EXERCISE PROMPT: Could the lines from the line bearing "Assemblée Nationale française" to the end of the records below be copied exactly, with the pictures left out and no other lines added?

::: SOURCE DATA

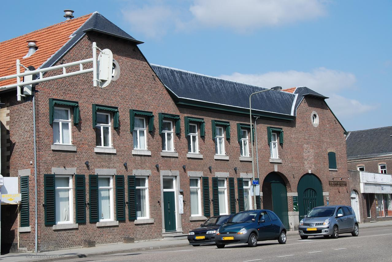 Limburgs: Baek 't Els museum
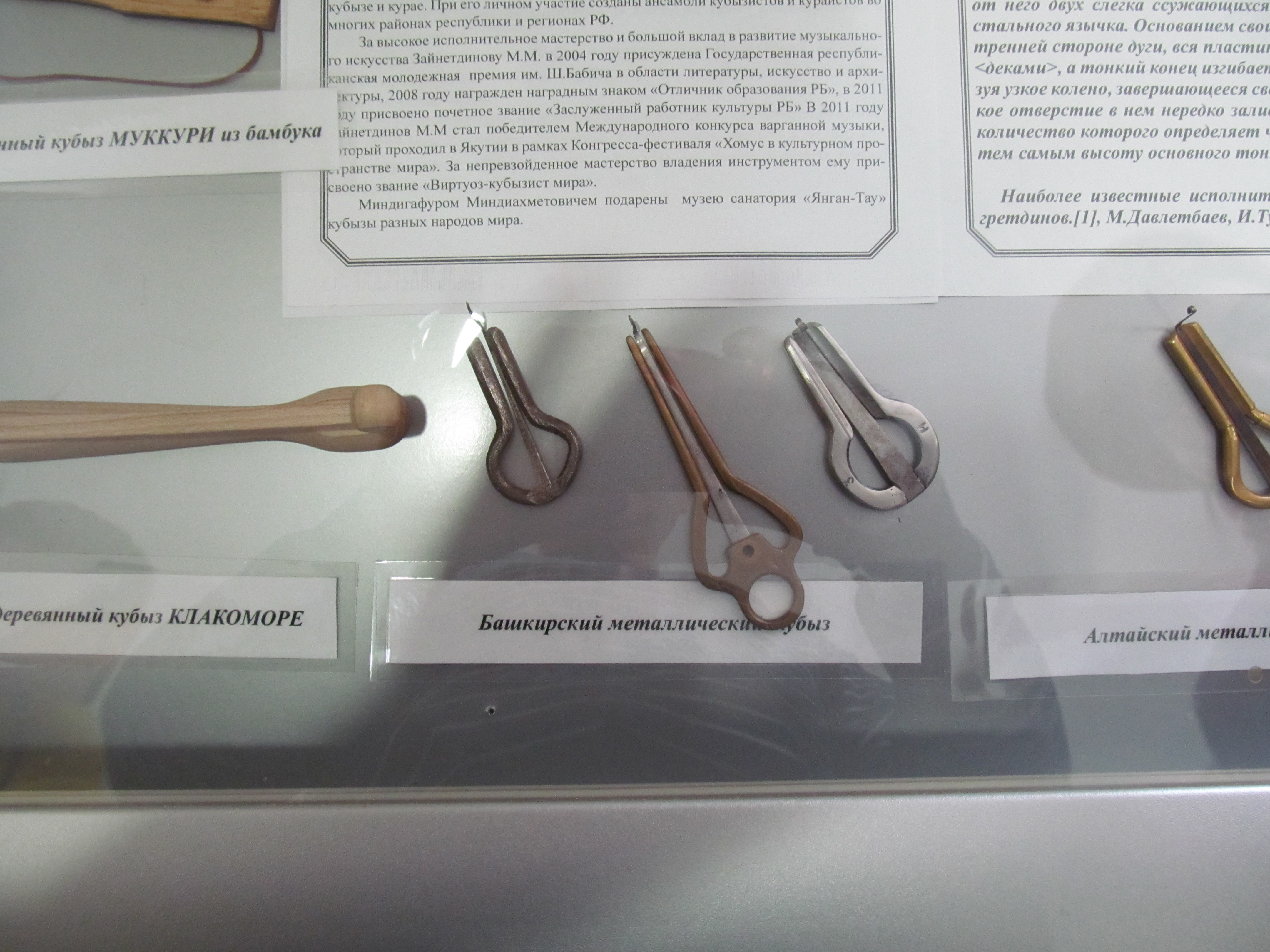 Вики-семинар Янгантау - 2016
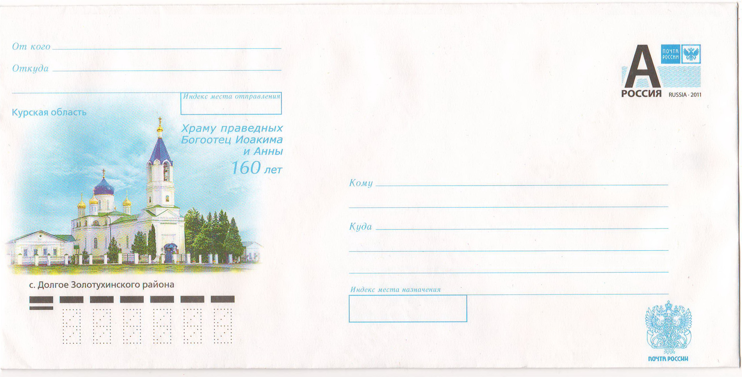 Почтовый конверт России — 160 лет церкви Иоакима и Анны в селе Долгое Золотухинского района Курской области
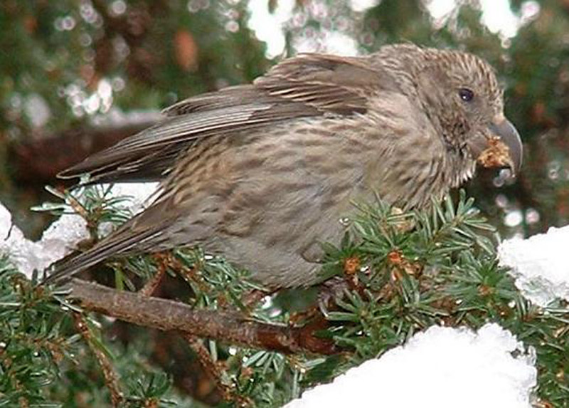 Grankrossnebb i snøen.
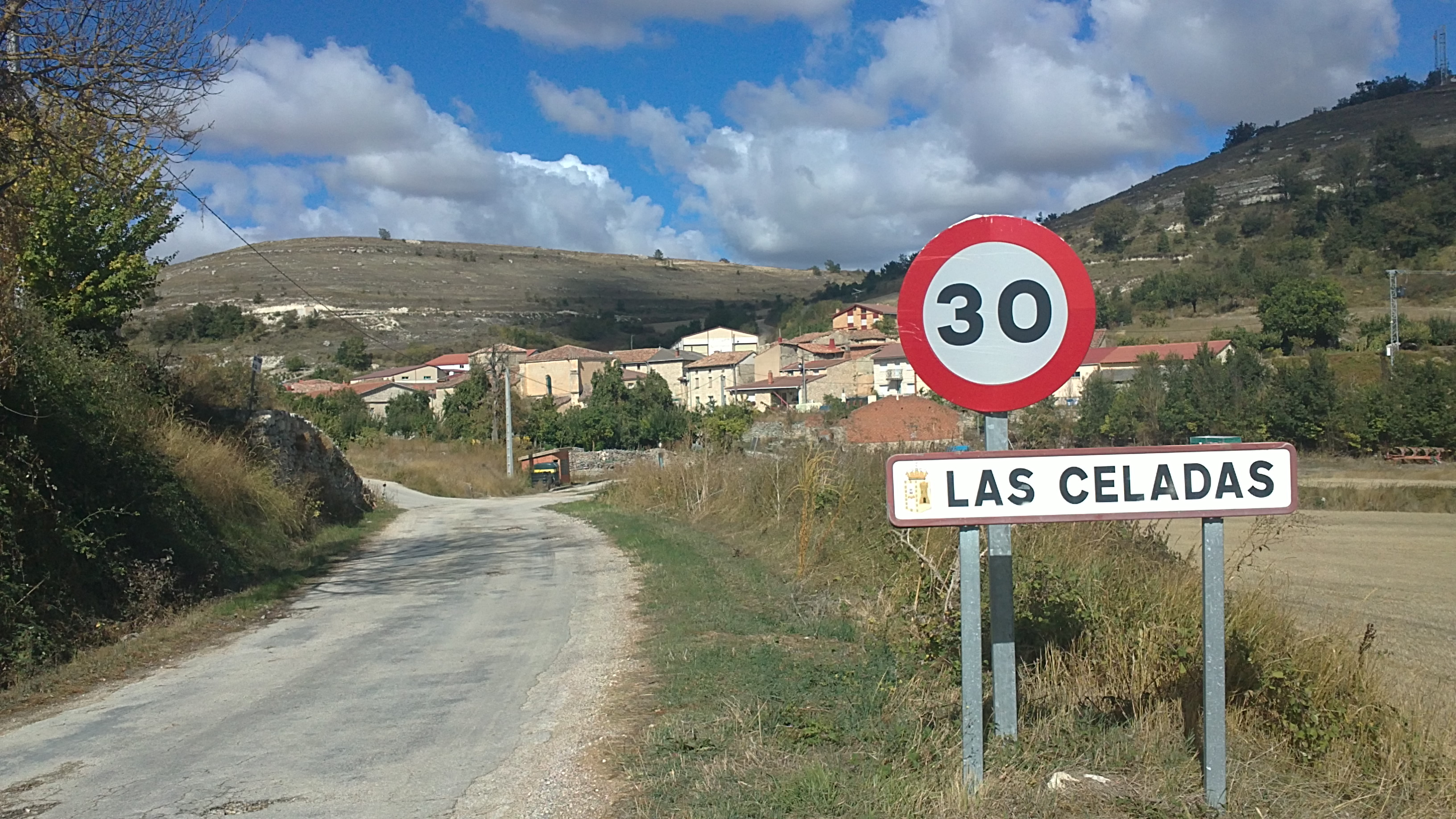 Vista desde la carretera llegando al pueblo
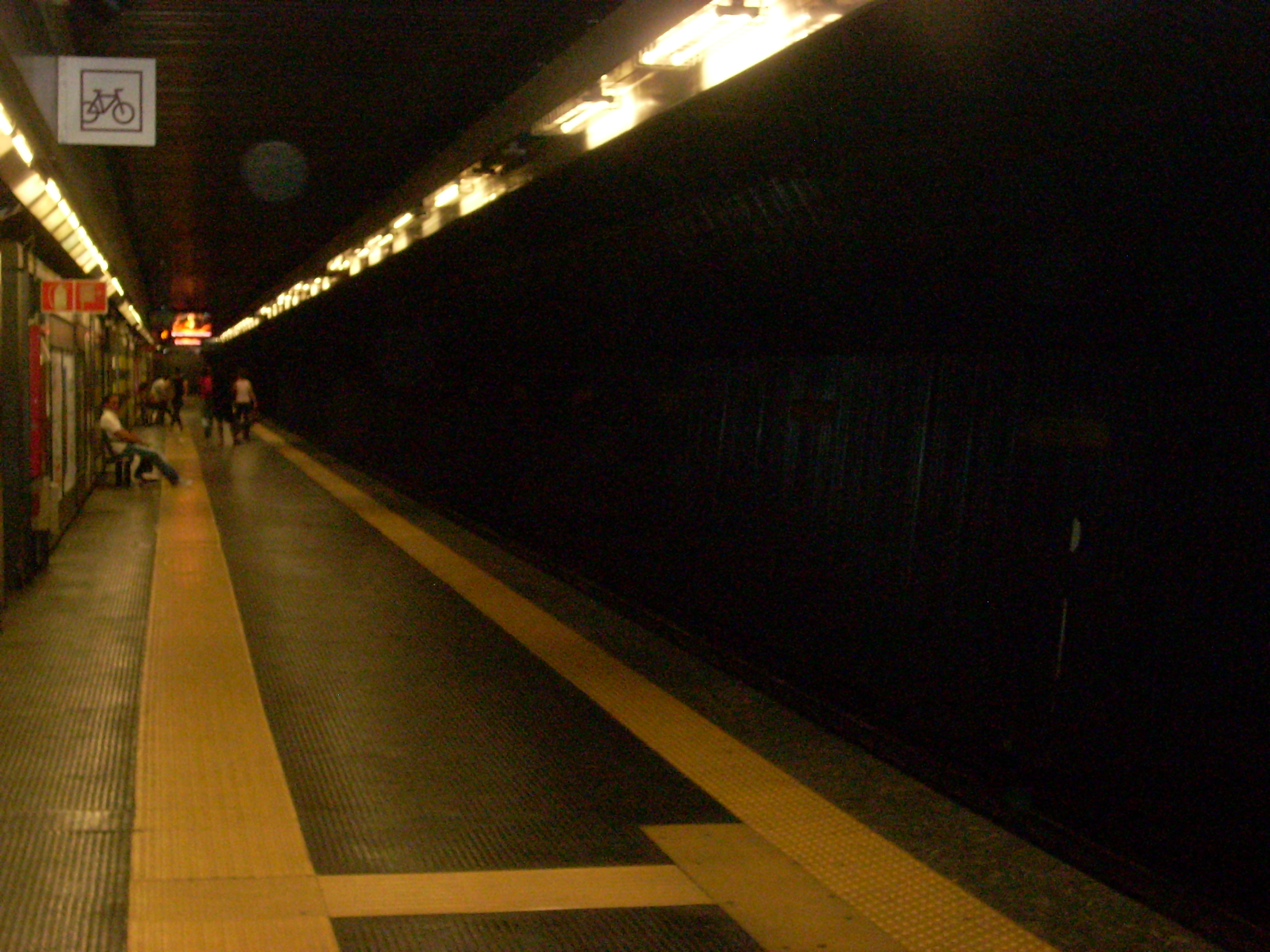 La banchina di Policlinico (metropolitana di Roma)
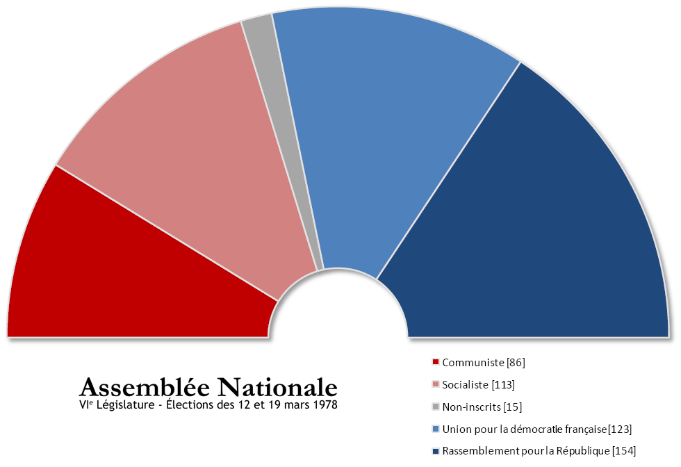 Assemblée Nationale française issue des élections de juin 1978
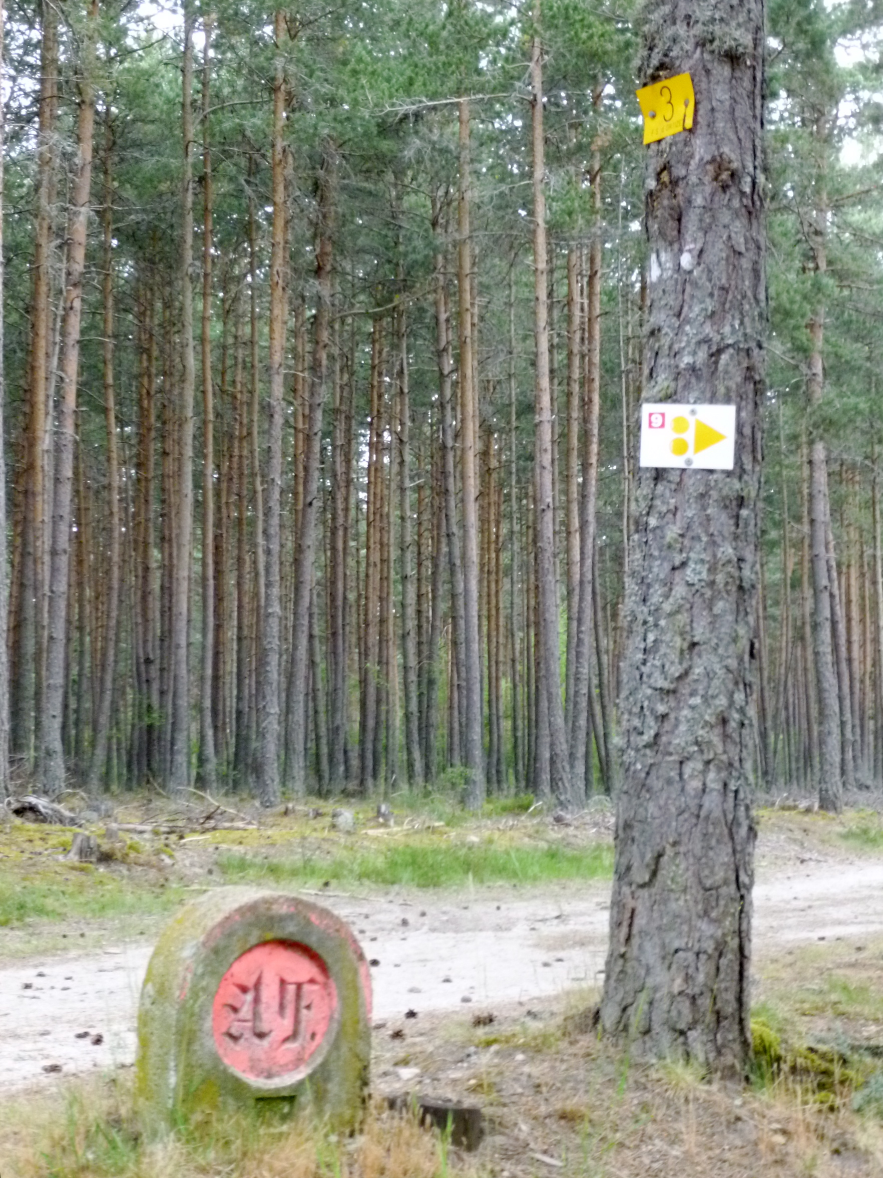 forêt de Ganigal Lozère
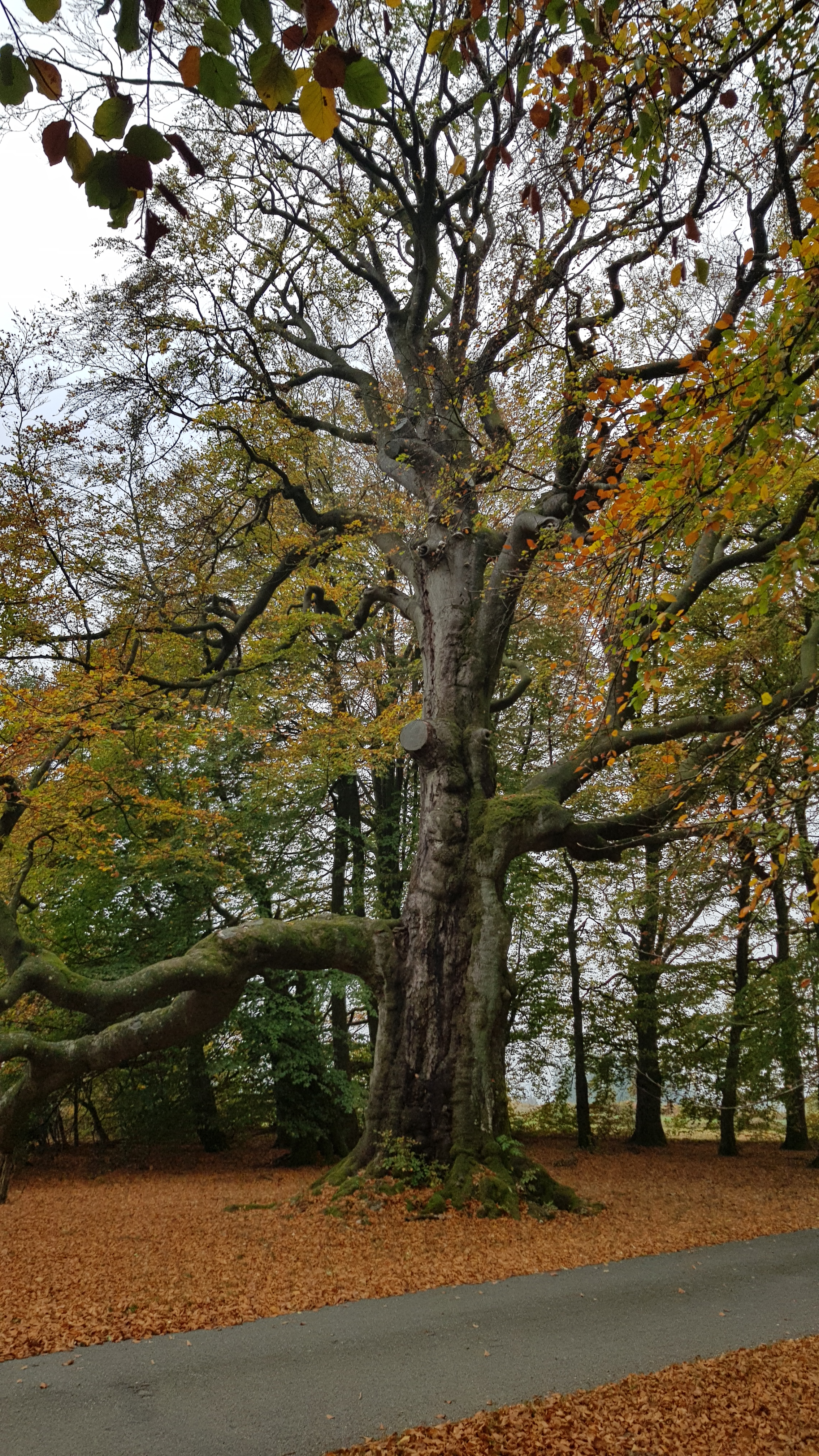 Rodter Buchen, Rodt, Sankt Vith, Belgien This photo of immovable heritage has been taken in the Walloon Region

::::::

EXERCISE OUTPUT:
 Assemblée Nationale française issue des élections de juin 1978
 forêt de Ganigal Lozère
 Rodter Buchen, Rodt, Sankt Vith, Belgien This photo of immovable heritage has been taken in the Walloon Region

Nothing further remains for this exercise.